FDA accepted Pfizer and Astellas’ supplemental New Drug Application (sNDA) for Xtandi, expanding its indication to include patients with non-metastatic castration-sensitive prostate cancer (nmCSPC) with high-risk biochemical recurrence (BCR)
FDA grants priority review for Xtandi. (Credit: Pfizer Inc.)
Pfizer and Astellas Pharma announced that the US Food and Drug Administration (FDA) has granted priority review for their prostate cancer drug Xtandi (enzalutamide).
The US health regulator accepted their supplemental New Drug Application (sNDA) for Xtandi and granted a Prescription Drug User Fee Act (PDUFA) date of Q4 2023.
Xtandi was previously approved to treat metastatic castration-sensitive prostate cancer mCSPC, also known as metastatic hormone-sensitive prostate cancer (mHSPC).

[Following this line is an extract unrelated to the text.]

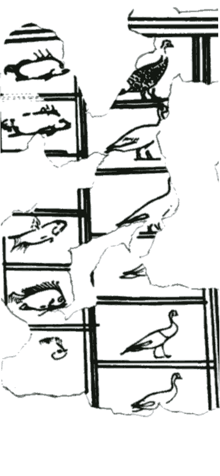 Detail from the giza writing board/detail aus der schreibtafel des mesdjeru aus Gizeh

The sNDA expands Xtandi’s indication to include patients with non-metastatic castration-sensitive prostate cancer (nmCSPC) with high-risk biochemical recurrence (BCR).
The drug is currently approved in more than 100 countries, including the US, European Union (EU) and Japan, for the treatment of one or more indications.
The US FDA is currently reviewing the companies’ sNDA under its Real-Time Oncology Review (RTOR) programme and Project Orbis initiatives.
Pfizer executive vice president and chief oncology research and development officer Chris Boshoff said: “The FDA’s granting of a Priority Review designation reinforces the need to bring new treatment options for patients with high-risk biochemical recurrent nmCSPC.
“We believe the EMBARK data demonstrate the potential of Xtandi, if approved, to help patients earlier in the course of their disease, building on Xtandi’s foundation as an existing standard of care in prostate cancer.”
Pfizer and Astellas submitted the sNDA for Xtandi, based on results from the Phase 3 EMBARK trial, which evaluated patients with nmCSPC with high-risk BCR.
In the study, the participants were divided into three study groups, to receive either a combination of Xtandi plus leuprolide, or placebo plus leuprolide, or Xtandi alone.
The Phase 3 study met its primary endpoint of metastasis-free survival (MFS) for the Xtandi plus leuprolide arm, with a 58% reduction in the risk of metastasis or death compared to placebo plus leuprolide.
Xtandi showed an overall safety profile that was consistent with the known safety profile.
The most common adverse events include fatigue, hot flush, gynecomastia, and arthralgia.
Xtandi, in combination with leuprolide or as monotherapy, has not been approved by any regulatory authority for the treatment of patients with nmCSPC with high-risk BCR.
Astellas senior vice president and oncology development head Ahsan Arozullah said: “Biochemical recurrence can be one of the first indicators that prostate cancer is returning or will spread, particularly among those patients that experience rapid PSA doubling times.
“The goal of treatment in this setting is to delay the spread of the cancer cells to other parts of the body. The addition of Xtandi to leuprolide has shown greater clinical benefit compared to placebo plus leuprolide, and we look forward to working with the FDA and other global regulatory authorities to bring Xtandi to these patients.”